### Task instructions
Reproduce the entries that follow exactly. No picture should appear in the result.

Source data
┌──
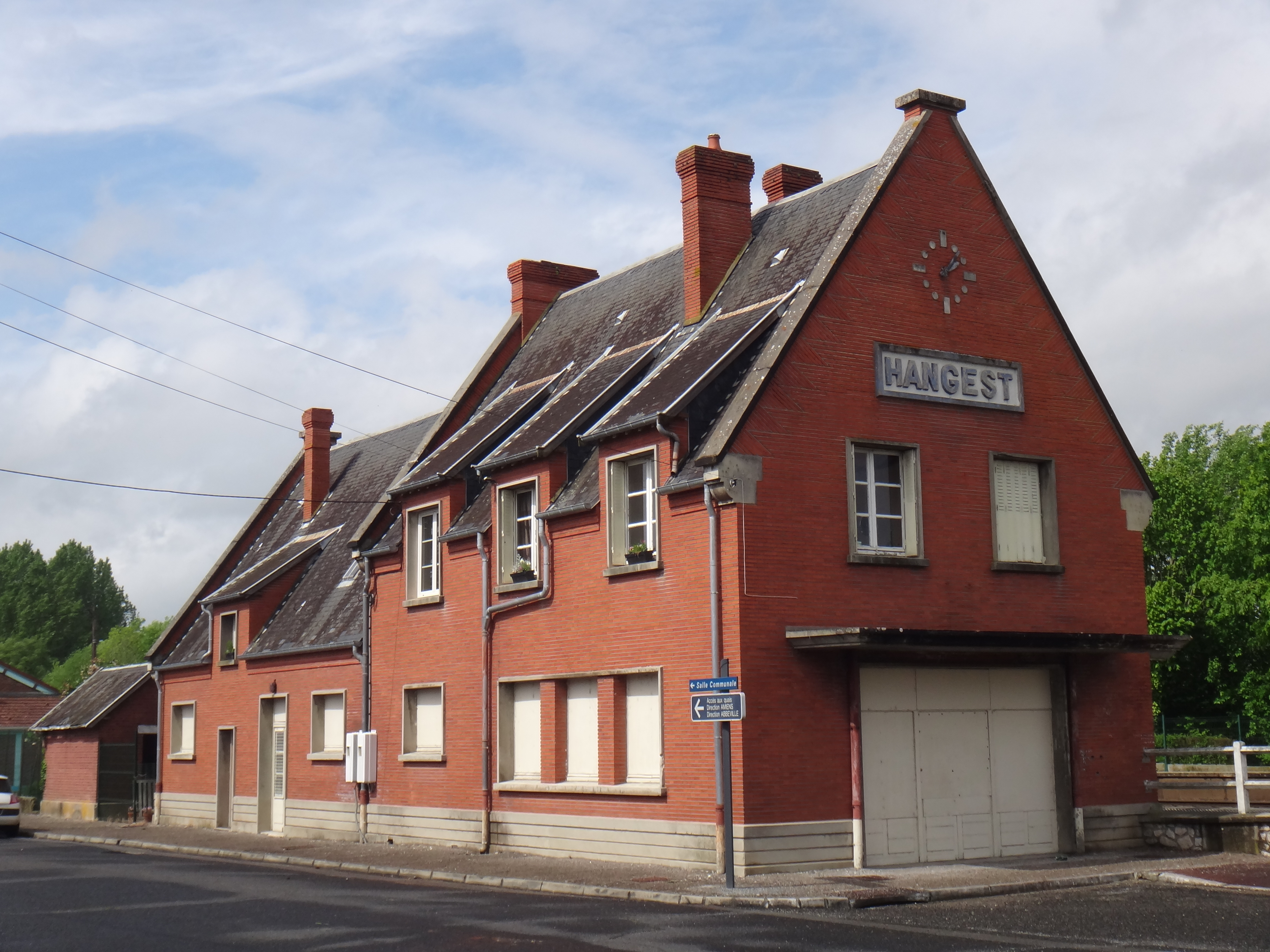 Bâtiment de la gare d'Hangest, Somme, Picardie, France, en mai 2014.
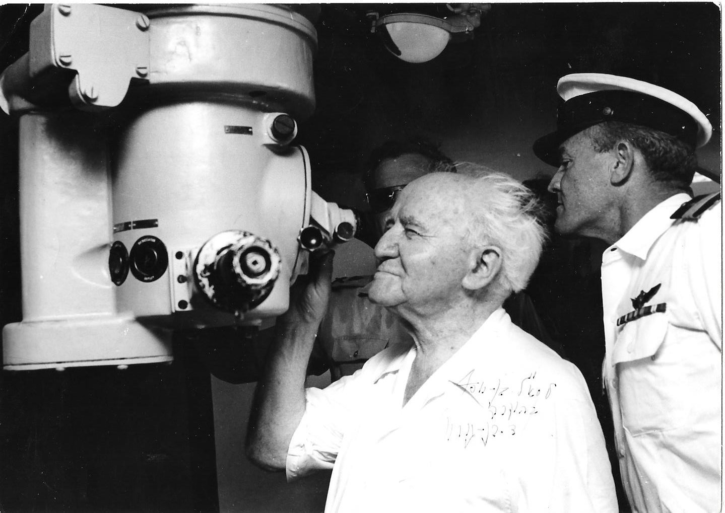 סא"ל אהרון בן יוסף מארח את דוד בן גוריון מבקר בביתן חיל הים בתערוכת צה"ל
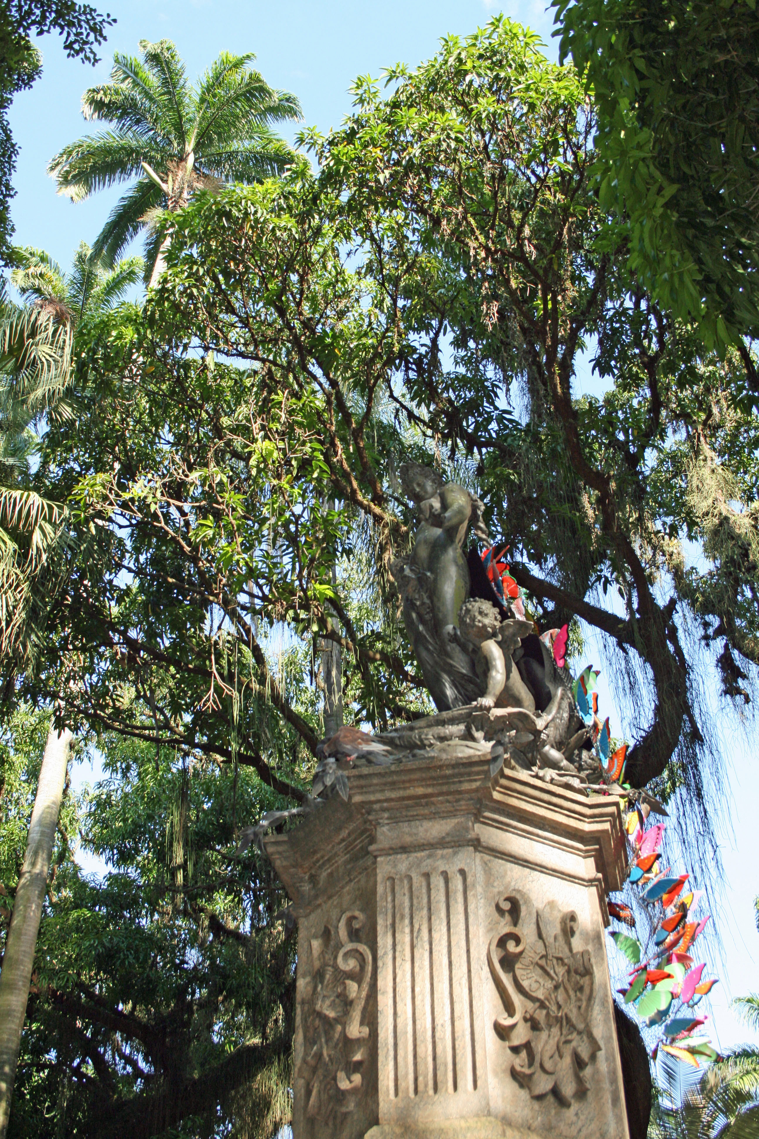 O Chafariz do Palácio do Catete
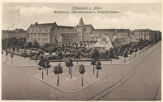 Historische Postkarte Großherzogliche Oberrealschule am Friedrichsplatz, heute Albert-Schweitzer-Schule
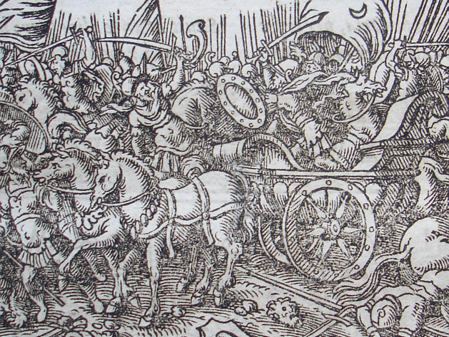 Virgil Solis, Achille sfida a duello Cicno (edizione 1581), Ovidio, Metamorfosi, libro XII, 105-121.
└──
### Response
 Bâtiment de la gare d'Hangest, Somme, Picardie, France, en mai 2014.
 סא"ל אהרון בן יוסף מארח את דוד בן גוריון מבקר בביתן חיל הים בתערוכת צה"ל
 O Chafariz do Palácio do Catete
 Historische Postkarte Großherzogliche Oberrealschule am Friedrichsplatz, heute Albert-Schweitzer-Schule
 Virgil Solis, Achille sfida a duello Cicno (edizione 1581), Ovidio, Metamorfosi, libro XII, 105-121.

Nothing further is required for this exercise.